At the same time, the U.S. government aims to quadruple nuclear energy capacity by 2050 after decades of stagnation, by cutting red tape, increasing tax incentives, partnering with nuclear energy companies, and beyond.

The goal is to spur innovation and, more importantly, rebuild the entire supply chain from uranium mining and refining to physically building far more nuclear power plants.

Meanwhile, a major U.S. solar energy company said at the end of July that its long-term growth runway remains intact and is supported by “America’s all-of-the-above power generation strategy” and the “positive overall emerging industrial and trade policy environment.”

Wall Street giants like JPMorgan Chase and Goldman Sachs view the AI-boosted energy transition and expansion as an essential pillar of economic and stock market growth over the coming decades.

Global investment in clean energy technologies and infrastructure is expected to hit $2.5 trillion in 2025 and grow.

Even oil-rich nations such as the United Arab Emirates and Saudi Arabia are investing billions of dollars into clean energy. Plus, China is blowing away the U.S. and the rest of the world when it comes to active nuclear power plant construction as it aims for energy independence in the AI age.

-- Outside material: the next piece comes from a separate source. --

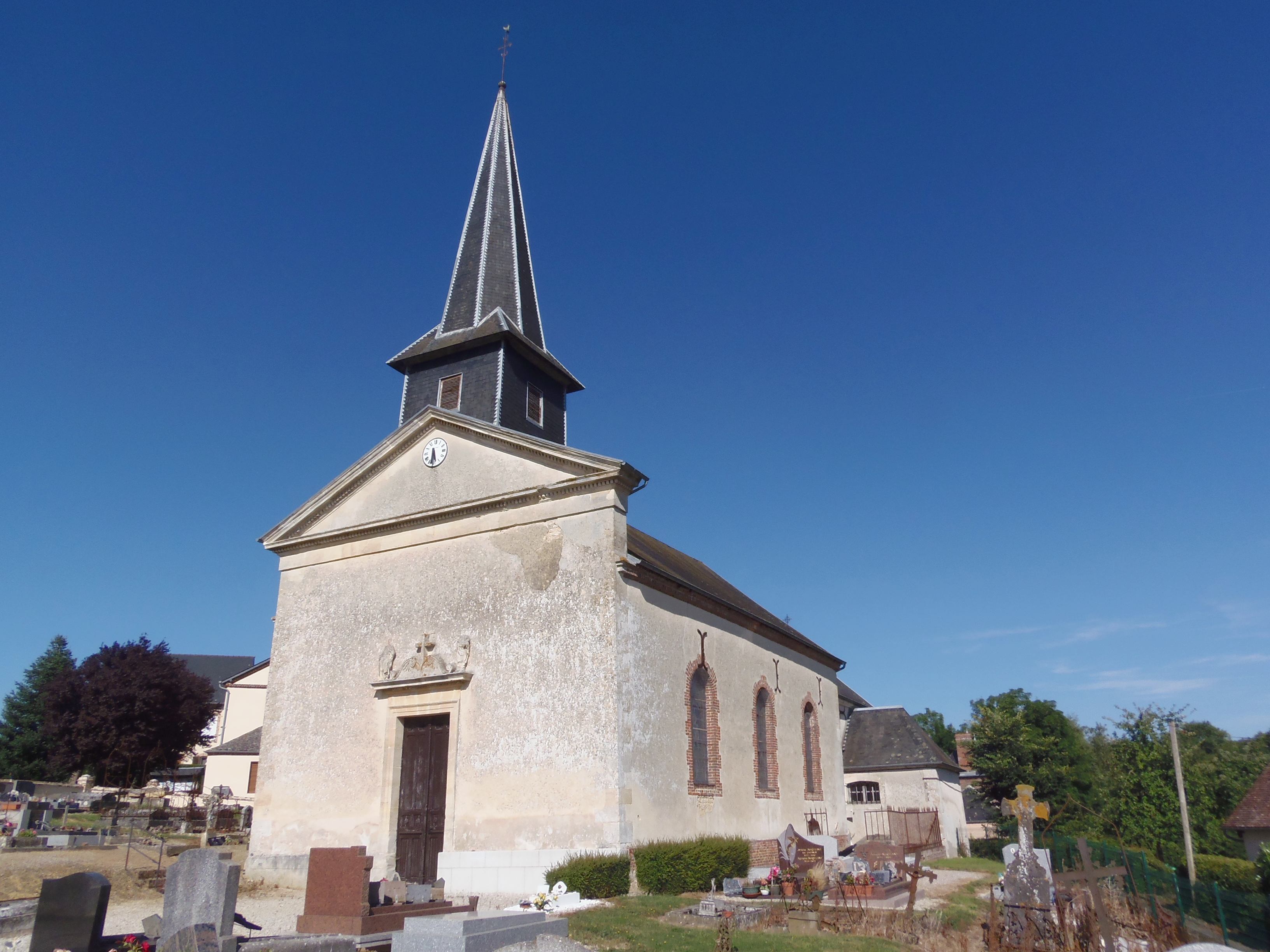 Écorches (Normandie, France). L'église Saint-Agnan.

AI’s Unquenchable Thirst for Energy

U.S. electricity generation remained roughly flat between 2010 and 2023, as energy efficiency advancements across every aspect of the economy empowered huge economic and technological expansion without the need for a lot more power.

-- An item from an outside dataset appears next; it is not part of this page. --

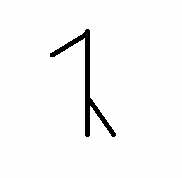 Paint programı ile çizdim.

AI marks a paradigm shift for energy demand. U.S. electricity supply will have to expand at least 5x faster than it did the prior two decades just to meet AI demand, not to mention from the broader economy.

Generative AI platforms like ChatGPT use at least 10x the energy of a typical Google search, and large data centers can consume nearly as much electricity as a midsize city.

Data centers could jump from 4% of total U.S. power demand in 2023 to 12% in 2030.

Surging demand is already straining the grid and sending prices soaring.

The biggest U.S. power auction, held by grid operator PJM Interconnection in July, jumped 22% to new all-time highs, after soaring 800% last summer.

Finding AI Energy Stocks

Without more power and a robust grid, energy prices will soar more than they already have, and AI innovation will falter, eventually dragging the economy and the stock market down with it.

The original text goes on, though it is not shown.